Rates are not the only bogeyman
Credit risk always outpaces rates in emerging markets
The nature of the new Omicron variant of Covid-19 may remain a mystery for now, but the sell-off it has triggered in emerging markets has made at least one thing very clear: There are still risks — especially in EM — that have little to do with rising rates.
In the last few months, the hottest ticket in town has been high yielding EM paper, as bond investors have fretted over the prospect of rising US Treasury rates. The hope was that the chunky spreads on these bonds would make them better able to absorb Treasury volatility next year, that the high coupons being paid out would amply compensate for any loss in secondary trading, and that potential improvements in credit would outpace base rate rises.
Hands have been wrung over new issues losing half a point in the secondary market. Buying high yielding bonds was thought of as the panacea.
Some EM fund managers have confessed to having their heads turned by these high coupon bonds more or less exclusively because of the meaty yield, rather than because they had a clear view view on the credits.
That could be seen as lazy, but in some ways it is fair enough. You can only play the hand you are dealt.
But a move of a few basis points in Treasuries is small potatoes compared to what has happened this week, as the world faced the possibility of Omicron undermining Covid immunity. Some of those hairier, higher yielding bonds have sold off by 100bp.

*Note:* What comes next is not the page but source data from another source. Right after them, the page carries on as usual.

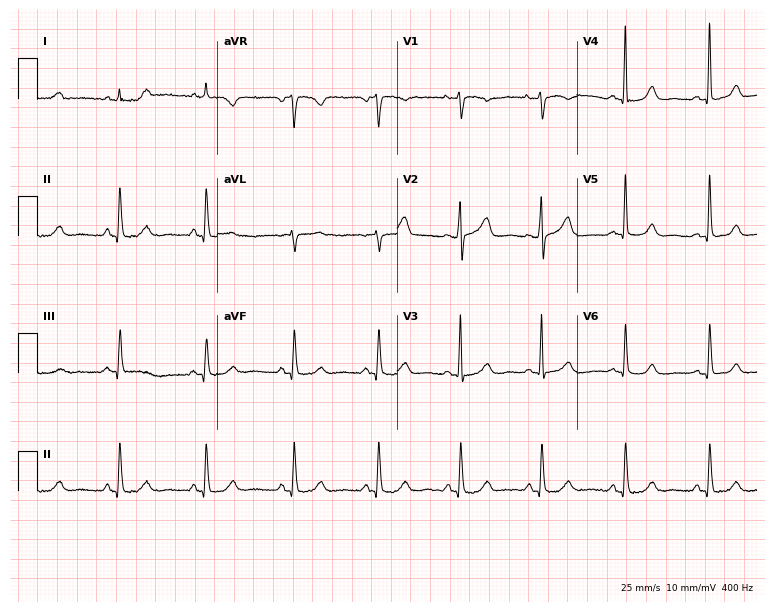
Standard 12-lead ECG recorded from a female, 68 years old (7.3-second recording at 400 Hz). None of these six findings is recorded: first-degree AV block, right bundle branch block, left bundle branch block, sinus bradycardia, atrial fibrillation, sinus tachycardia. Other findings, if any, are not listed.
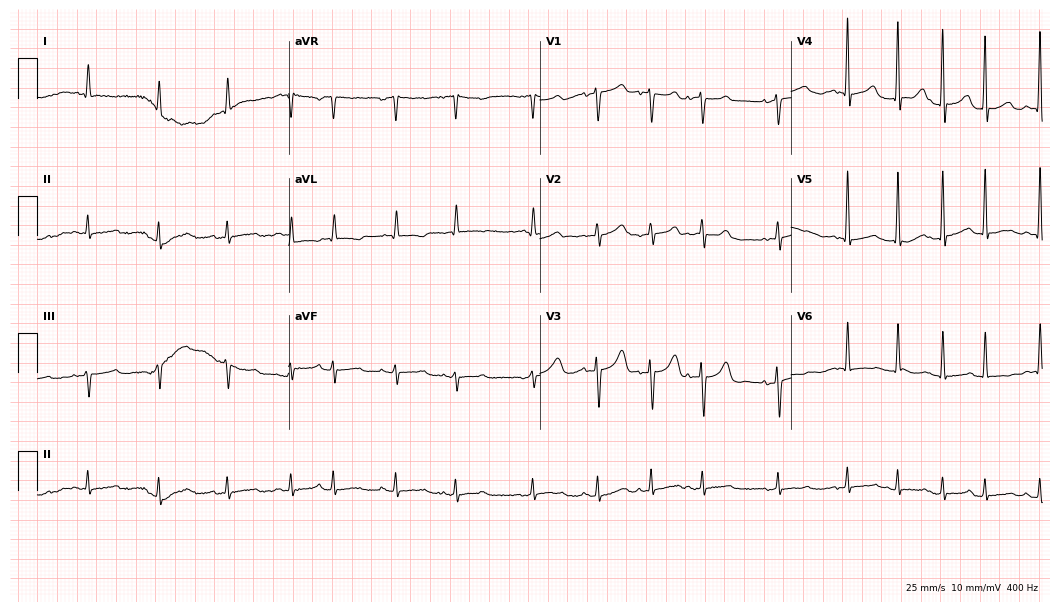
Resting 12-lead electrocardiogram (10.2-second recording at 400 Hz). Patient: a female, 79 years old. None of these six findings is recorded: first-degree AV block, right bundle branch block (RBBB), left bundle branch block (LBBB), sinus bradycardia, atrial fibrillation (AF), sinus tachycardia. Other findings, if any, are not listed.
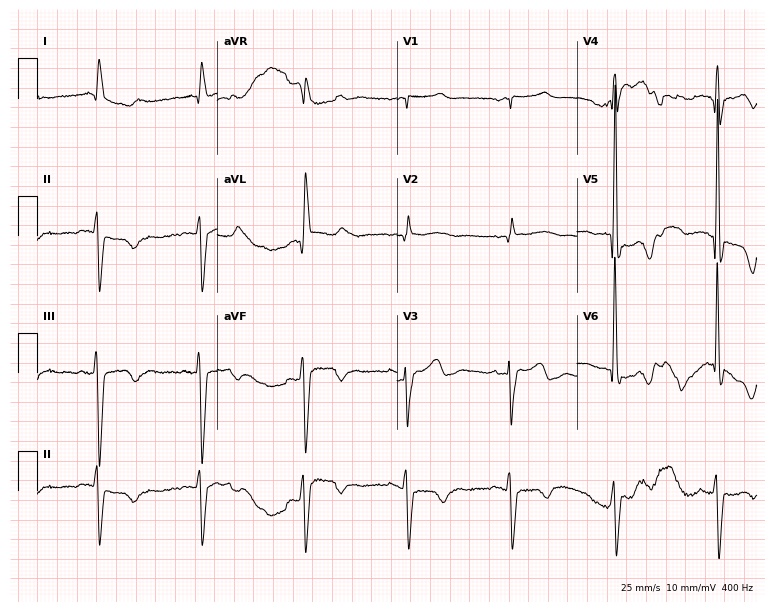
Standard 12-lead ECG recorded from an 83-year-old man (7.3-second recording at 400 Hz). None of these six findings is recorded: first-degree AV block, right bundle branch block, left bundle branch block, sinus bradycardia, atrial fibrillation, sinus tachycardia. Other findings, if any, are not listed.
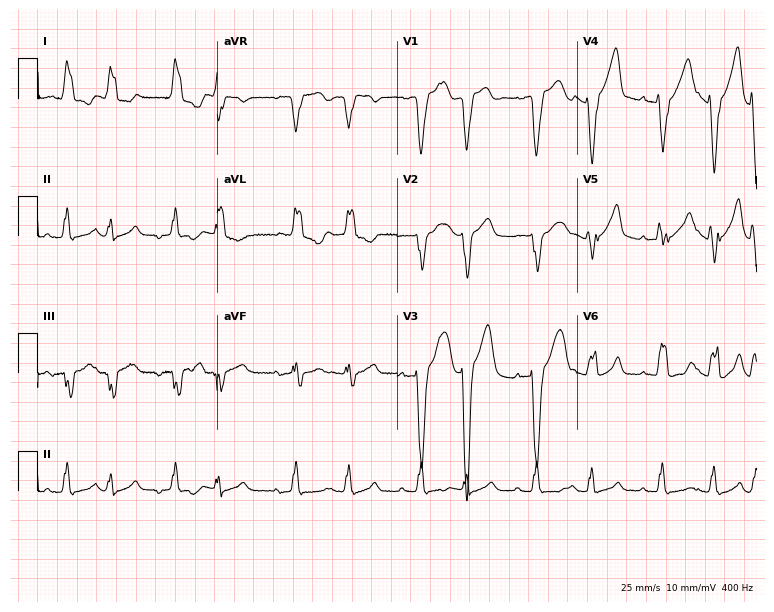
Electrocardiogram (7.3-second recording at 400 Hz), an 80-year-old male patient. Interpretation includes left bundle branch block.
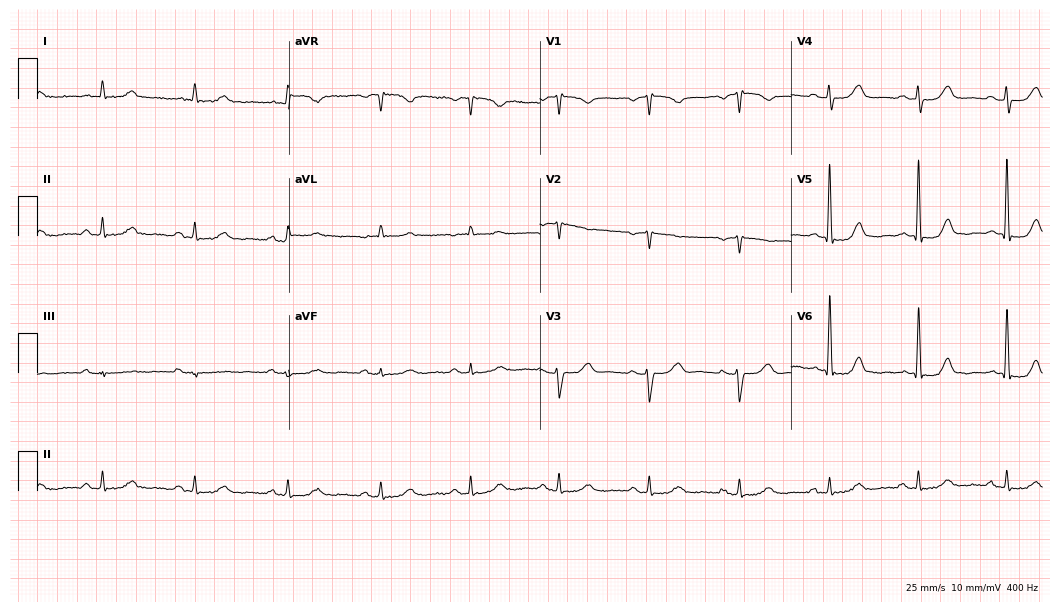
Resting 12-lead electrocardiogram. Patient: a female, 70 years old. None of these six findings is recorded: first-degree AV block, right bundle branch block, left bundle branch block, sinus bradycardia, atrial fibrillation, sinus tachycardia. Other findings, if any, are not listed.
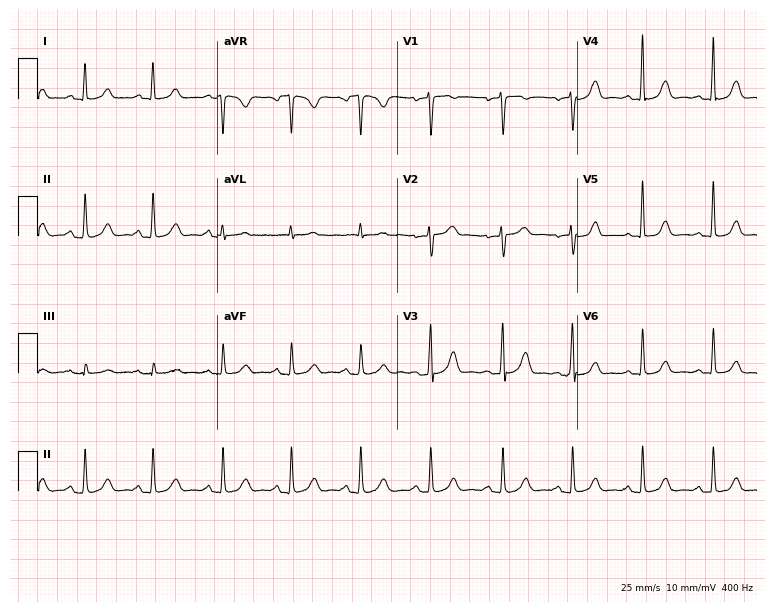
Electrocardiogram (7.3-second recording at 400 Hz), a 44-year-old female patient. Of the six screened findings (first-degree AV block, right bundle branch block, left bundle branch block, sinus bradycardia, atrial fibrillation, sinus tachycardia), none is recorded. Other findings, if any, are not listed.

And that was merely a nudge compared to the bloodbath in the Turkish lira last week and the accompanying 50bp widening in that country’s CDS.

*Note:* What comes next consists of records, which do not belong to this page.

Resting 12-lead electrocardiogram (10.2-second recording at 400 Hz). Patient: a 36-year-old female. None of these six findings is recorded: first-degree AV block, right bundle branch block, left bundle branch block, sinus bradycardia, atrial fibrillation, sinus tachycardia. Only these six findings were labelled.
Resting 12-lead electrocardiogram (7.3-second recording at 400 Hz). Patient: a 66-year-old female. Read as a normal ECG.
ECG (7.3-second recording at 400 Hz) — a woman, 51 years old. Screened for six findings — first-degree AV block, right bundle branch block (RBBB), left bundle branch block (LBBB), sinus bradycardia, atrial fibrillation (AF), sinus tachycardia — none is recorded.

It will surely pale in comparison to what will happen if the tension between Russia and Ukraine comes to a head and the west gets involved, slapping on more sanctions.
US Treasury yields are tighter this week, but EM portfolio managers are not celebrating. Global appetite for risk has taken a beating.
The Omicron sell-off is a timely reminder that an EM bond yield is made up of two components — the underlying rate and the credit spread. And it is the latter that tends to have more bite.